#### [Problem to solve]
Would you repeat the listing exactly, without any of its images?

#### [Data shown]
────────
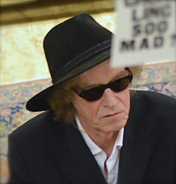 Bruno K Öijer signerar sin nya diktsamling "Och natten viskade Annabel Lee" på Rönnells antikvariat i Stockholm.
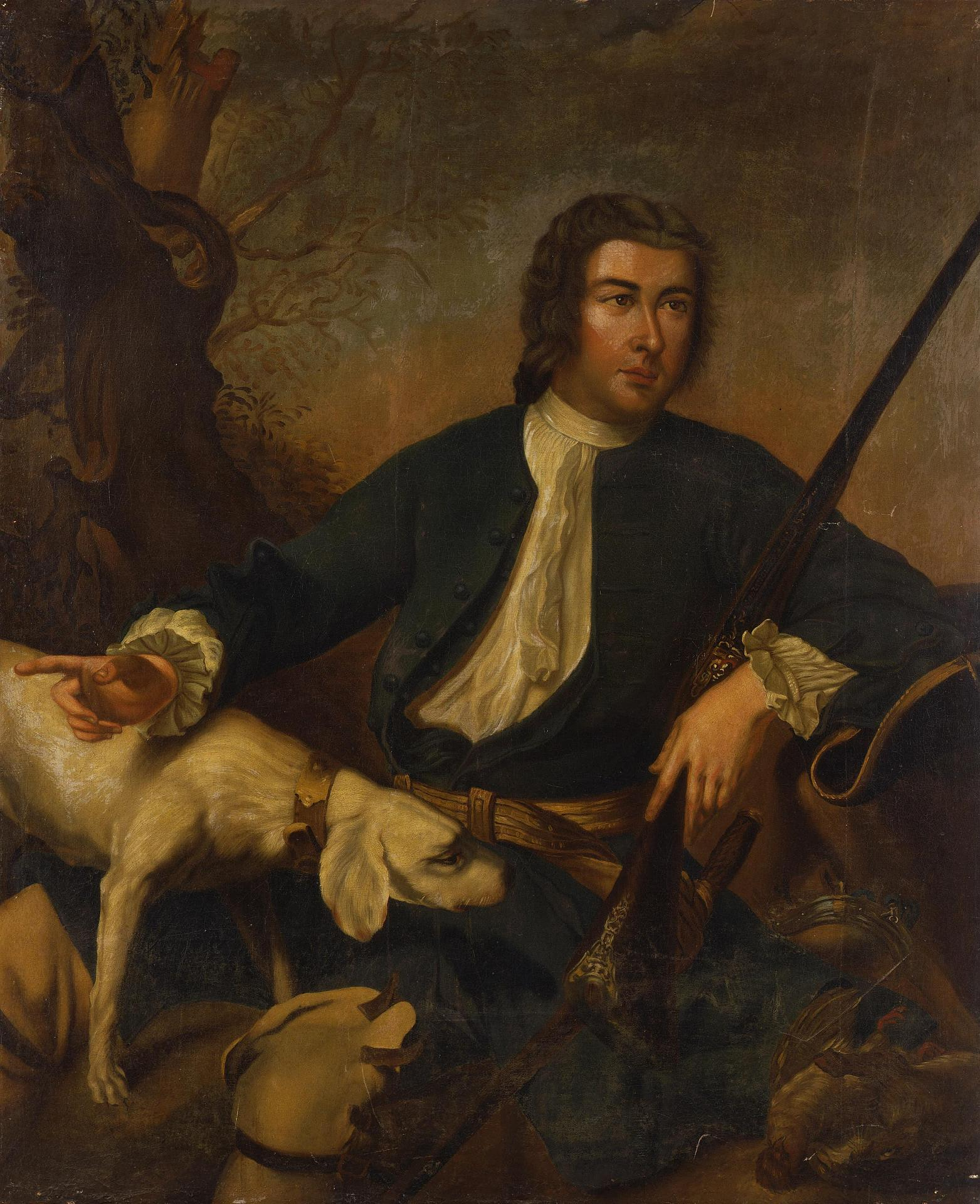 Портрет графа Никиты Ивановича Панина
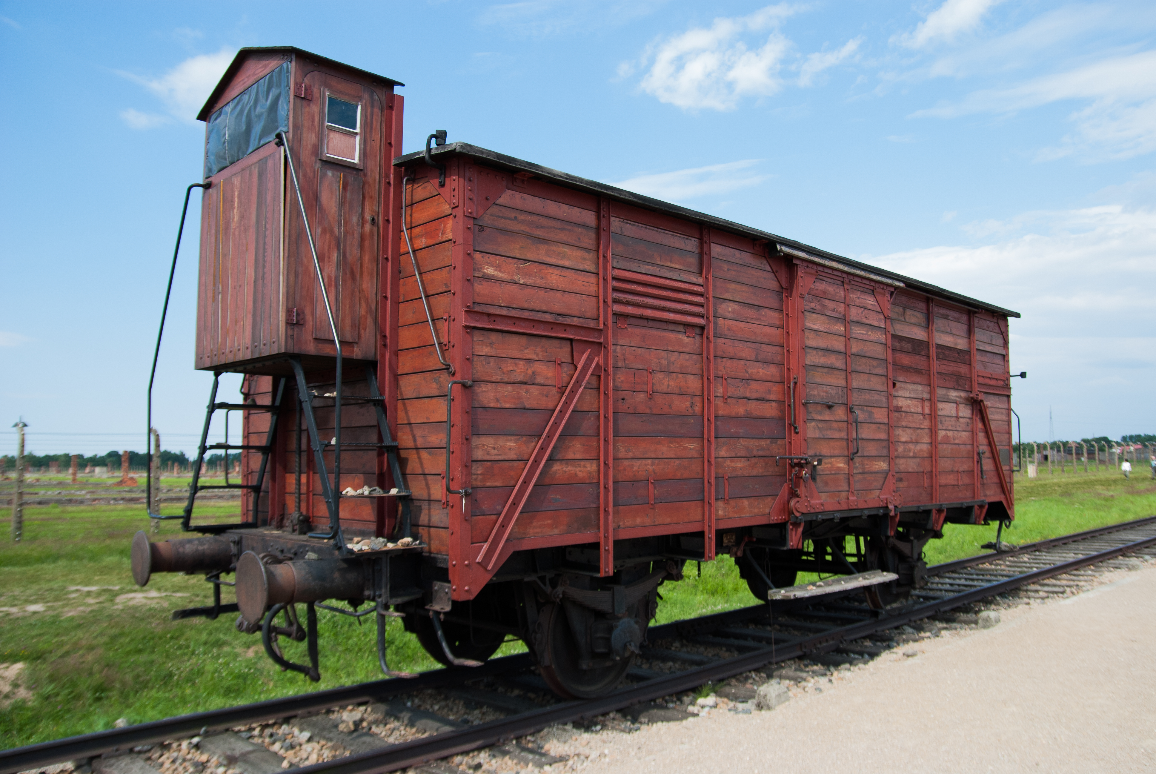 Bild på den järnvägsvagn som finns på Birkenau.
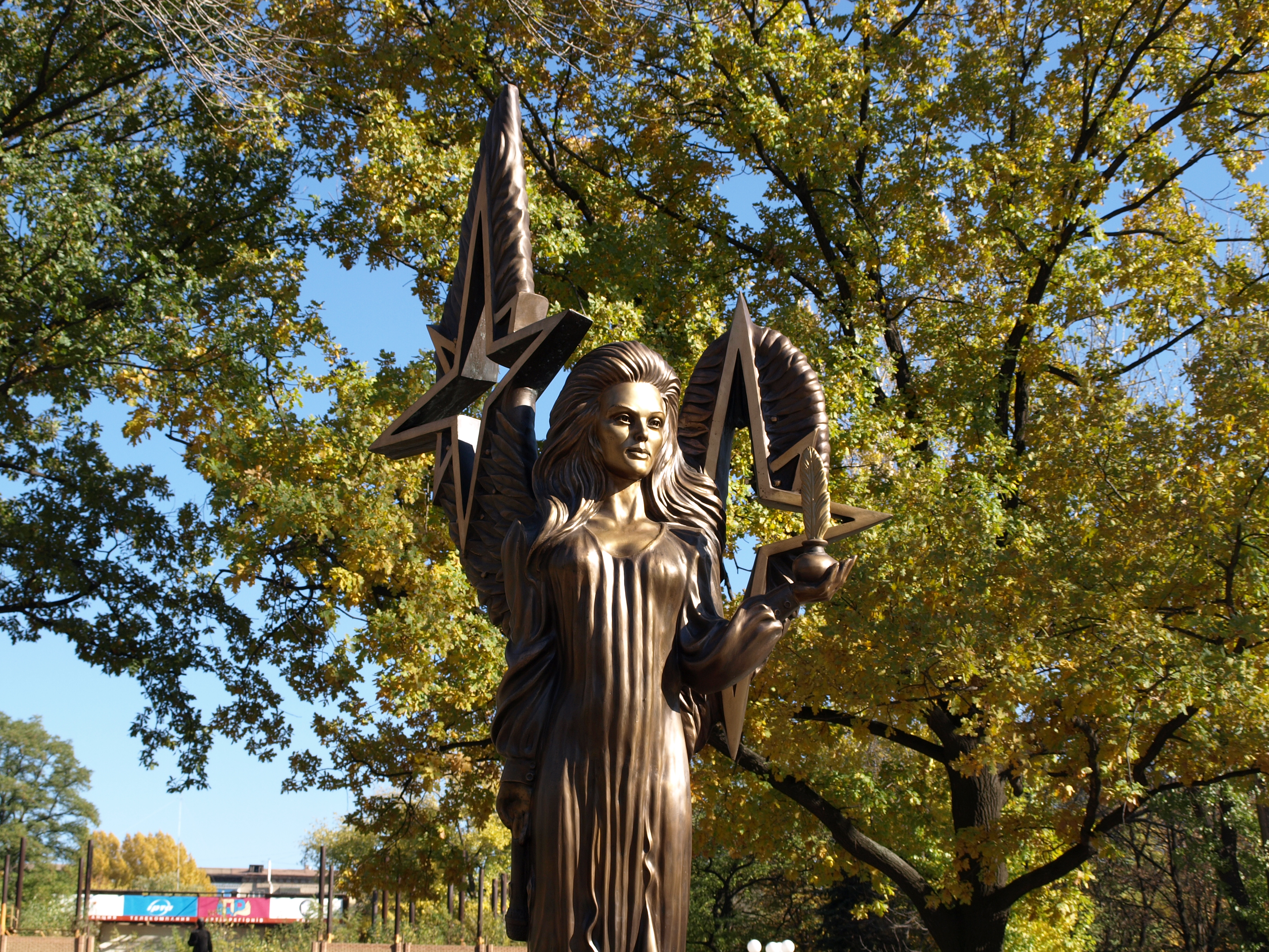 Монумент на сквере в Луганске.
────────
#### [Response area]
 Bruno K Öijer signerar sin nya diktsamling "Och natten viskade Annabel Lee" på Rönnells antikvariat i Stockholm.
 Портрет графа Никиты Ивановича Панина
 Bild på den järnvägsvagn som finns på Birkenau.
 Монумент на сквере в Луганске.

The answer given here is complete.